**Brief:** Repeat exactly, and only, the lines of the entries below from the one with "42.217 | 87.371 |" through the one with "POLSKA | KUJAWSKO-POMORSKIE |", both ends included.

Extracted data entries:
= Beginning of Section =

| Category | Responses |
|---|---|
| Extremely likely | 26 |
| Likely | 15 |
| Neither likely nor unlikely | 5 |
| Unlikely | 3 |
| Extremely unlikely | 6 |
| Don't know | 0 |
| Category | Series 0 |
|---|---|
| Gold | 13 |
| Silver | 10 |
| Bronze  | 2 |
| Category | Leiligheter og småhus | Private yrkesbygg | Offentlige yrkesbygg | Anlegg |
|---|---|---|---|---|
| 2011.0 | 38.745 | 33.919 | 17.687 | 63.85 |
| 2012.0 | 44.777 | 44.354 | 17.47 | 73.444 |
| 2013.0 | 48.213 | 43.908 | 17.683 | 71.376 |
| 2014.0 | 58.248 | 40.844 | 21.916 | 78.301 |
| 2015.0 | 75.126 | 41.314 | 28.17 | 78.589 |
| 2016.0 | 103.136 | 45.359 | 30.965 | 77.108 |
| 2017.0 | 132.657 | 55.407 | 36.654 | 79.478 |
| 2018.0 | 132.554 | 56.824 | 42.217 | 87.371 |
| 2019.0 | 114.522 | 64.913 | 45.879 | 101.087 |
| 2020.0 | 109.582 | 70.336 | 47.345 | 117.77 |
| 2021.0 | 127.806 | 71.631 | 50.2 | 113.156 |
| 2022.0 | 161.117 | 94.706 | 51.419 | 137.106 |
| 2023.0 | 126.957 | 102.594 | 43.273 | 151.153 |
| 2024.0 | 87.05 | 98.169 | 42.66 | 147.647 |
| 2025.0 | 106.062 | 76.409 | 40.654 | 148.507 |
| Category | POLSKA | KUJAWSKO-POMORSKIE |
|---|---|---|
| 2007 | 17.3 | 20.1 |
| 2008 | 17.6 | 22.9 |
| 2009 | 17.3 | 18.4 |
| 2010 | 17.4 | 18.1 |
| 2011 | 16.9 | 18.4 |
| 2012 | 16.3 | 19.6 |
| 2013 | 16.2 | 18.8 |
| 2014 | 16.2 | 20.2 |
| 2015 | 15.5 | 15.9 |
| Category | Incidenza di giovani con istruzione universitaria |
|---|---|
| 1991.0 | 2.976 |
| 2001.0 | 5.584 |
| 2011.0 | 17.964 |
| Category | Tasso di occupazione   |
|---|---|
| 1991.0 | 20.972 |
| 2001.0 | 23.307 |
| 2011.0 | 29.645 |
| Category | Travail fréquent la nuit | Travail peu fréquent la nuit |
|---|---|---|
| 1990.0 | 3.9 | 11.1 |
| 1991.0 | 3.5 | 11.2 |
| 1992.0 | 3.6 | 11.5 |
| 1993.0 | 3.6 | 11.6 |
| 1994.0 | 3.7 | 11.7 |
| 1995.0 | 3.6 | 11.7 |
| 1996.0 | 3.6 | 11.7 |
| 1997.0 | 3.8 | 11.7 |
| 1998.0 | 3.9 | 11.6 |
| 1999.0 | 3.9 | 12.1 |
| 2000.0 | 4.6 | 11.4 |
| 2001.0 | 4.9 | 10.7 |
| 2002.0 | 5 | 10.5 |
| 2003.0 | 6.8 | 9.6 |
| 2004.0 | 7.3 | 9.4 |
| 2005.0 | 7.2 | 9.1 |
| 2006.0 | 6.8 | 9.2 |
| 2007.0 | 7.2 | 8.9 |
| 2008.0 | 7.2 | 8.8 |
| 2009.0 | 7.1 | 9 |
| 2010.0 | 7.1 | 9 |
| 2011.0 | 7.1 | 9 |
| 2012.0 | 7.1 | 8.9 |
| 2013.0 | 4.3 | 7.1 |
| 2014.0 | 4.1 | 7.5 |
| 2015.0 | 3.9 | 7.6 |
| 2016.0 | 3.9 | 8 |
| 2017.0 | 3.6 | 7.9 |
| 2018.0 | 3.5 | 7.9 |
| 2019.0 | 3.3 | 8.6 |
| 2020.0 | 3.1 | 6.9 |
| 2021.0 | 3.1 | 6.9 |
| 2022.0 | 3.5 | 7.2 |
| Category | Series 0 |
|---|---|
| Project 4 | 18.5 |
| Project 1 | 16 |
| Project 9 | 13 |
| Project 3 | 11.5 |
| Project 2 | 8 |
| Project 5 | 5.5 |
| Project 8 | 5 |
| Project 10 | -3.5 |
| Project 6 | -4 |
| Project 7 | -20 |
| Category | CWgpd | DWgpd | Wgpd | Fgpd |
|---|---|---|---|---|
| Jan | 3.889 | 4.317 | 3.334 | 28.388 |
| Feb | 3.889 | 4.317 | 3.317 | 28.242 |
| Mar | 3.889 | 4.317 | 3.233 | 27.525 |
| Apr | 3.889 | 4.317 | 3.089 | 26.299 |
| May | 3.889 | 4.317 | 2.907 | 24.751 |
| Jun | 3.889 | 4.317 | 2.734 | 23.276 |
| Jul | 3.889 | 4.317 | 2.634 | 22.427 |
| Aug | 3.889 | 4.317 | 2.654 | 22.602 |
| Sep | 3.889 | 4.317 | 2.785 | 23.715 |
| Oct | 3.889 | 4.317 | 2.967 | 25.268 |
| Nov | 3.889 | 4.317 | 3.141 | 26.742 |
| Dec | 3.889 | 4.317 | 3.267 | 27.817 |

= End of Section =

**Result of this task:**
| 2018.0 | 132.554 | 56.824 | 42.217 | 87.371 |
| 2019.0 | 114.522 | 64.913 | 45.879 | 101.087 |
| 2020.0 | 109.582 | 70.336 | 47.345 | 117.77 |
| 2021.0 | 127.806 | 71.631 | 50.2 | 113.156 |
| 2022.0 | 161.117 | 94.706 | 51.419 | 137.106 |
| 2023.0 | 126.957 | 102.594 | 43.273 | 151.153 |
| 2024.0 | 87.05 | 98.169 | 42.66 | 147.647 |
| 2025.0 | 106.062 | 76.409 | 40.654 | 148.507 |
| Category | POLSKA | KUJAWSKO-POMORSKIE |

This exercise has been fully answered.